- Born: Bogumił Sławomir Strzyżewski April 6, 1933 Żuromin, Poland
- Died: December 28, 2019 (aged 86) Warsaw, Poland
- Awards: Cross of Merit

= Bogumił Strzyżewski =

Polish scientist (1933 – 2019)

Bogumił Sławomir Strzyżewski (April 6, 1933, in Żuromin – December 28, 2019, in Warsaw) was a Polish specialist in the field of economics and organization of animal production, holding the title of professor with a Ph.D.

== Biography ==
Bogumił Sławomir Strzyżewski, the son of Włodzimierz and Czesława, defended his doctoral thesis and later obtained his habilitation based on his scientific achievements and work.
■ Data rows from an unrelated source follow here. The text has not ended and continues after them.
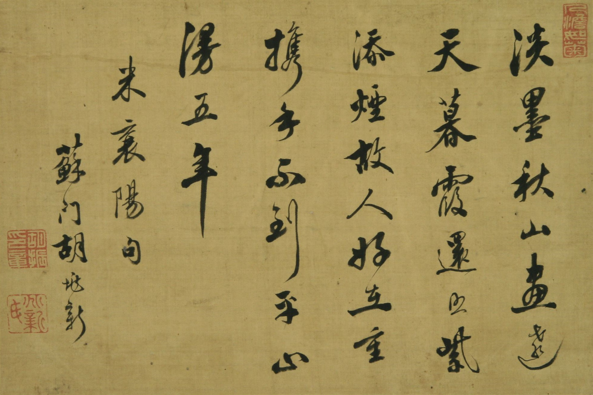 蘇門胡兆新「米襄陽句」 『諸家筆蹟』 早稲田大学図書館
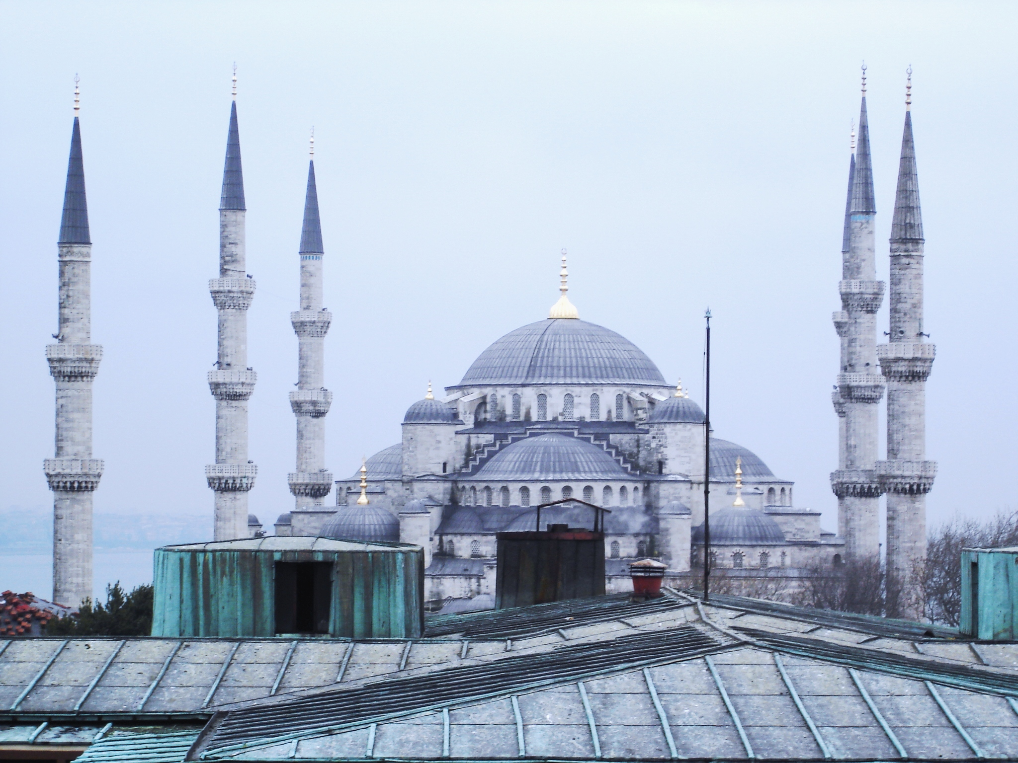 Blaue Moschee / Blue Mosque (Sultanahmet, Istanbul/TR)
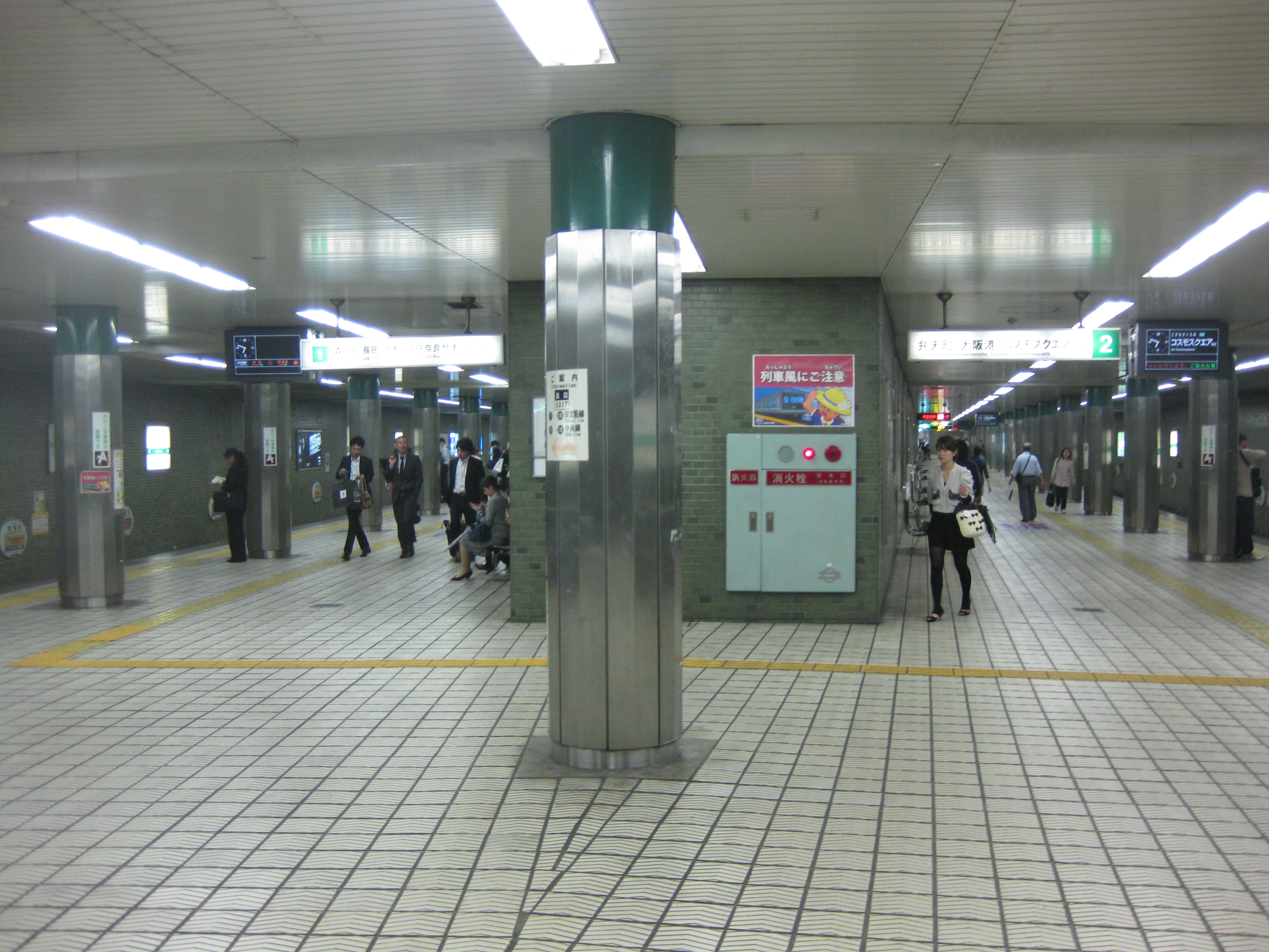 大阪市営地下鉄中央線本町駅プラットホーム
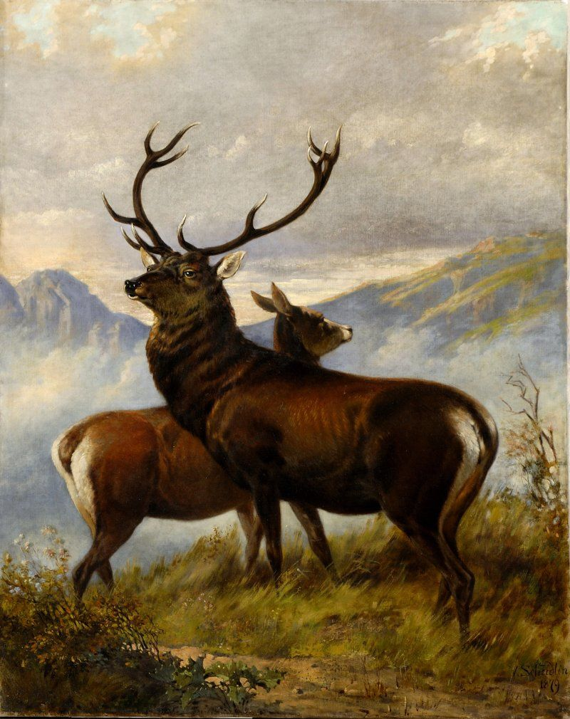 Jeleň s laňou

On October 9, 1990, he was awarded the title of professor in the field of agricultural sciences. He worked at the Department of Specific Animal Breeding at the Faculty of Animal Sciences at the Warsaw University of Life Sciences.

From 1981 to 1987, he served as the vice-dean at the Faculty of Zootechnics at the Warsaw University of Life Sciences, and from 1980 to 2003, he was the head of the Department of Economics and Organization of Animal Production.

He died on December 28, 2019.

== Honors ==

- Honorary Badge "Meritorious for Agriculture"
- Honorary Badge "For Merits for Warsaw University of Life Sciences (SGGW)"
- Medal of the Commission of National Education
- Gold Cross of Merit

== Works ==

- 1976: "The Influence of Herd Size and Applied Animal Production Technology on the Level of Labor Inputs in Individual Farms" ("Wpływ wielkości stada i zastosowanej technologii produkcji zwierzęcej na poziom nakładów robocizny w gospodarstwach indywidualnych".)
- 1982: "Specialization of Individual Farms in Animal Production" / Stefan Mandecki, Barbara Lewandowska, Bogumił Strzyżewski; Polish Academy of Sciences, Faculty of Agricultural and Forestry Sciences ("Specjalizacja gospodarstw indywidualnych w produkcji zwierzęcej / Stefan Mandecki, Barbara Lewandowska, Bogumił Strzyżewski; Polska Akademia Nauk, Wydział Nauk Rolniczych i Leśnych".)
- 1999: "Economics and Organization of Animal Production: Tables for Exercises" / collective work under the guidance of Bogumił Strzyżewski; authors: Bożena Wojtyra et al.; Warsaw University of Life Sciences, Department of Specific Animal Breeding, Department of Economics and Organization of Animal Production ("Ekonomika i organizacja produkcji zwierzęcej : tabele do ćwiczeń : [praca zbiorowa / pod kierunkiem Bogumiła Strzyżewskiego; aut. Bożena Wojtyra et al.]; Szkoła Główna Gospodarstwa Wiejskiego. Katedra Szczegółowej Hodowli Zwierząt. Zakład Ekonomiki i Organizacji Produkcji Zwierzęcej".)